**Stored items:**
◆ ◆ ◆ ◆ ◆

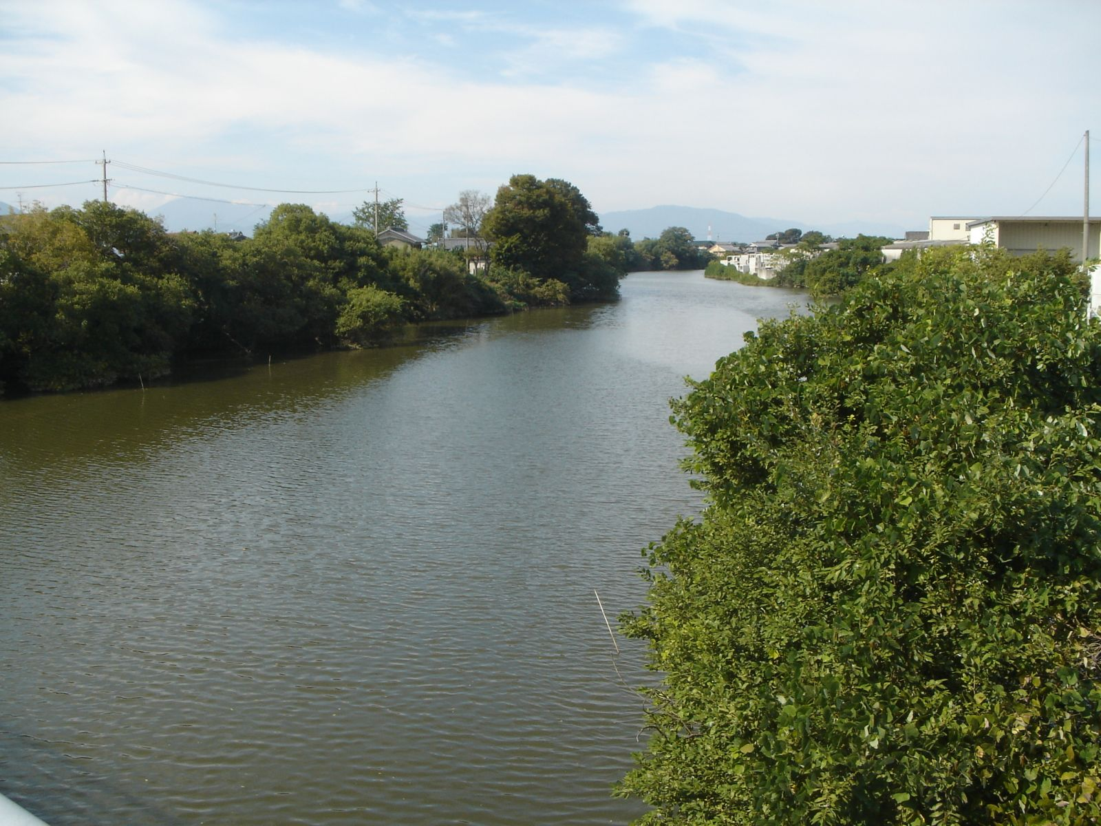 大榑川、岐阜県輪之内町・海津市平田町。平輪橋より上流を撮影
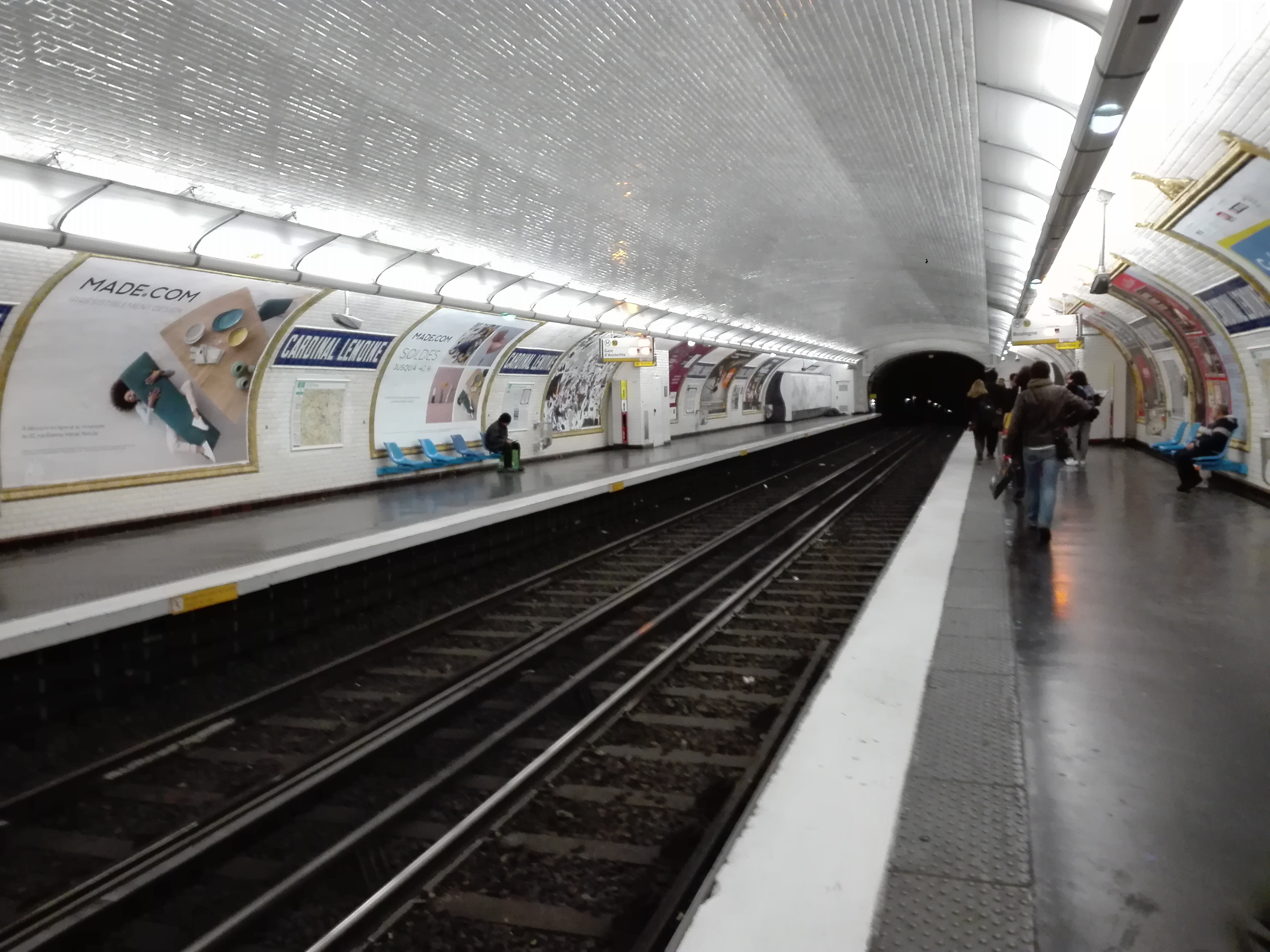 Quais de la station Cardinal Lemoine de la ligne 10 du métro de Paris.
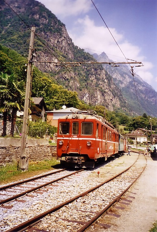 Triebwagen BDe 4/4 491, der Ferrovia Mesolcinese (ehemalige Bellinzona-Mesocco-Bahn, Meterspur Adhäsionsbahn), in der Station Cama, im Juli 2006.
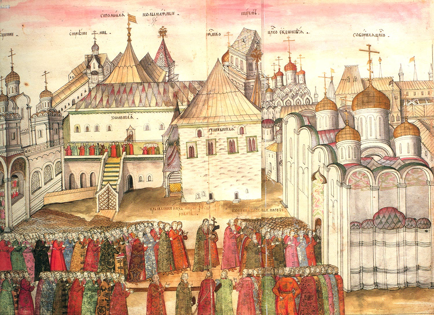 Соборная площадь Московского Кремля. Слева, в подклете, - Казенный двор. Миниатюра из книги "Об избрании на... престол". 1672-1673 // Государственная Оружейная палата. - М., 1988. - С. 8-9.
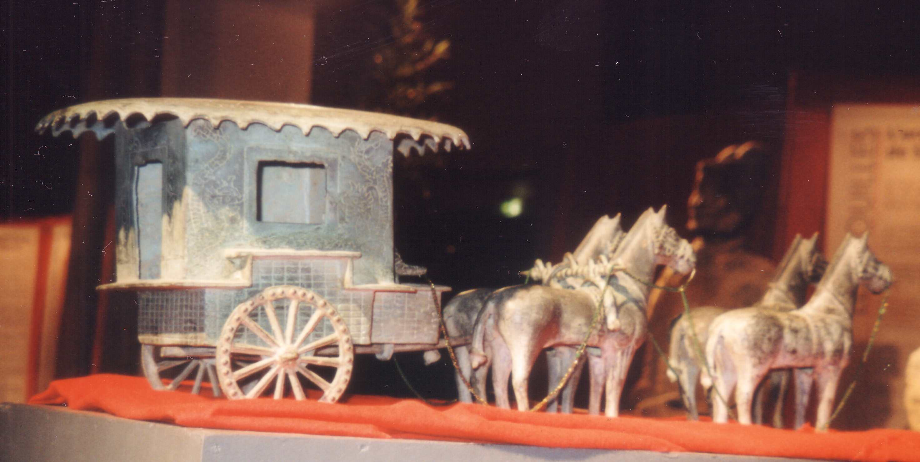 Char en bronze du Mausolée de l'empereur Qin à la Foire Exposition de Toulouse 2008.

◆ ◆ ◆ ◆ ◆

**Assigned task:**
A faithful reproduction of every entry, with no pictures, is the expected answer.

**Exercise answer:**
 大榑川、岐阜県輪之内町・海津市平田町。平輪橋より上流を撮影
 Quais de la station Cardinal Lemoine de la ligne 10 du métro de Paris.
 Triebwagen BDe 4/4 491, der Ferrovia Mesolcinese (ehemalige Bellinzona-Mesocco-Bahn, Meterspur Adhäsionsbahn), in der Station Cama, im Juli 2006.
 Соборная площадь Московского Кремля. Слева, в подклете, - Казенный двор. Миниатюра из книги "Об избрании на... престол". 1672-1673 // Государственная Оружейная палата. - М., 1988. - С. 8-9.
 Char en bronze du Mausolée de l'empereur Qin à la Foire Exposition de Toulouse 2008.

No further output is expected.